Plasmids and phages - mobile elements in potato rhizosphere metagenomes
Besides functional genes, mobile elements varied between stress treatments: i) Shannon diversity of phages increased under stress (Fig. 6A) and ii) the relative amount of plasmid sequences was less in samples under stressed conditions (Fig. 6B). Interestingly, in rhizosphere metagenomes the Shannon diversity of antibiotic resistance genes on plasmids was higher in stressed compared to non-stressed conditions (Fig. 6C), indicating a selective advantage of bacterial plasmids harbouring antibiotic resistance genes. In total of 7010 phages detected in rhizosphere metagenomes, three were more abundant in non-stressed and 49 in stressed conditions (Supplemental Table 13A). Similarly, of 1535 plasmids detected in rhizosphere metagenomes, 49 were more abundant in non-stressed and 104 more abundant in stressed conditions (Supplemental Table 13B). Noticeably, 68 of the 104 taxa in which plasmids were more abundant under stress conditions belonged to Streptomyces. Most plasmids changed in the same ratio as bacteria (Figure D, diagonal line) but some plasmids were more abundant in rhizospheres of one stress condition although the bacterial abundance did not change (Fig. 6D, vertical line).

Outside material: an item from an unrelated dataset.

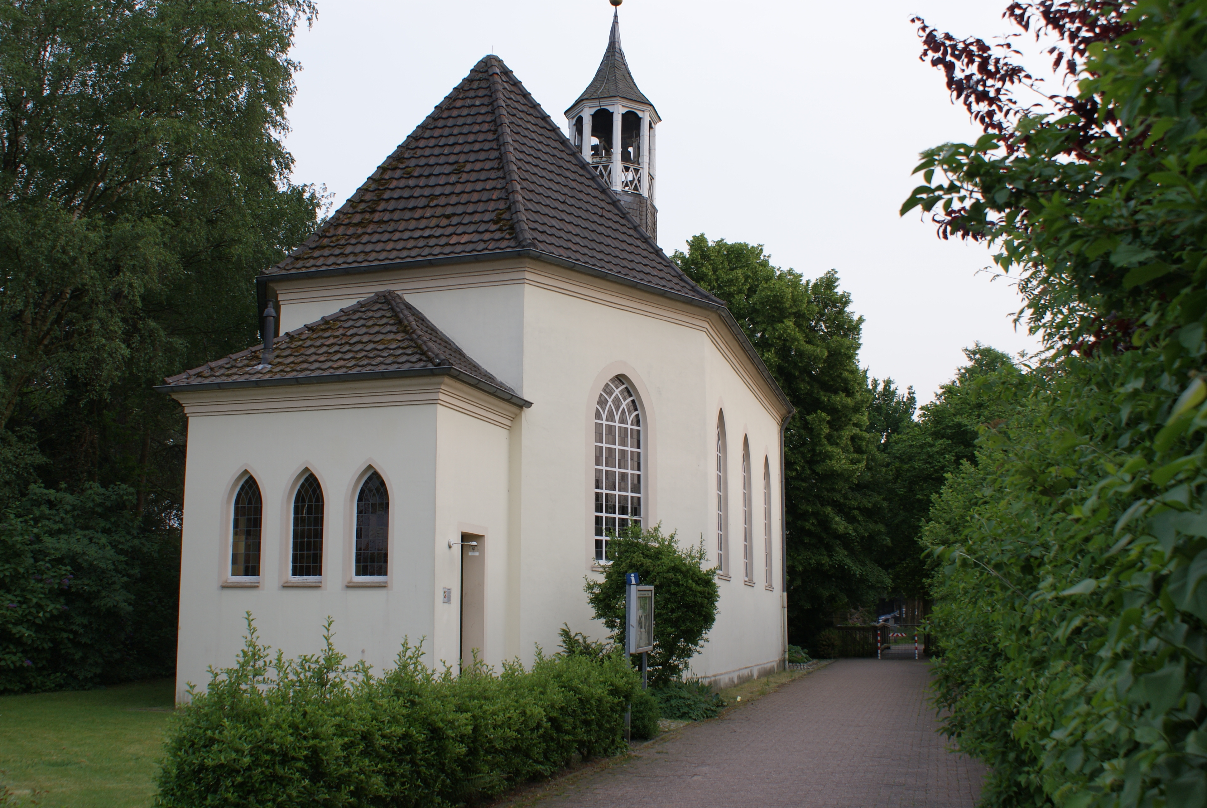 Evangelische Johanneskirche, Oeding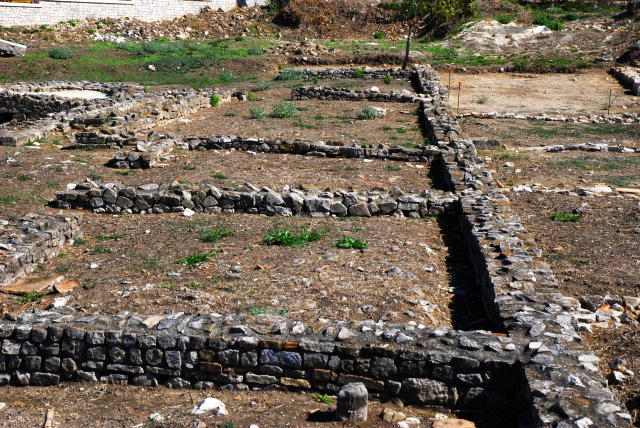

In addition, we observed differences in mobile elements between the genotypes under stress: i) the relative number of phages (Fig. 6B) and ii) the diversity of plasmids (Fig. 6A) was higher in metagenomes of the poorly performing genotype Desirée compared to Stirling. One hundred and six phages and 10 plasmids were more abundant in Desirée rhizosphere metagenomes (Supplemental Table 14). Three bacterial taxa, Cupriavidus nantongensis, Enterobacter asburiae and Lactobacillus plantarum, had a higher portion of plasmids despite minor changes in their whole genomes (Fig. 6E, vertical line). In rhizosphere metagenomes of Stirling compared to Desirée, 37 phages and 67 plasmids were more abundant. This included the plasmids of four Xanthomonas species (Supplemental Table 14). Two bacterial taxa, Labrenzia sp. THAF35 and Trichormus variabilis had a higher portion of plasmids despite minor changes in their whole genomes (Fig. 6E, vertical line). But in general, most plasmids were co-enriched with their bacterial hosts (Fig. 6DE, diagonal line). For phages no exact host ID is available.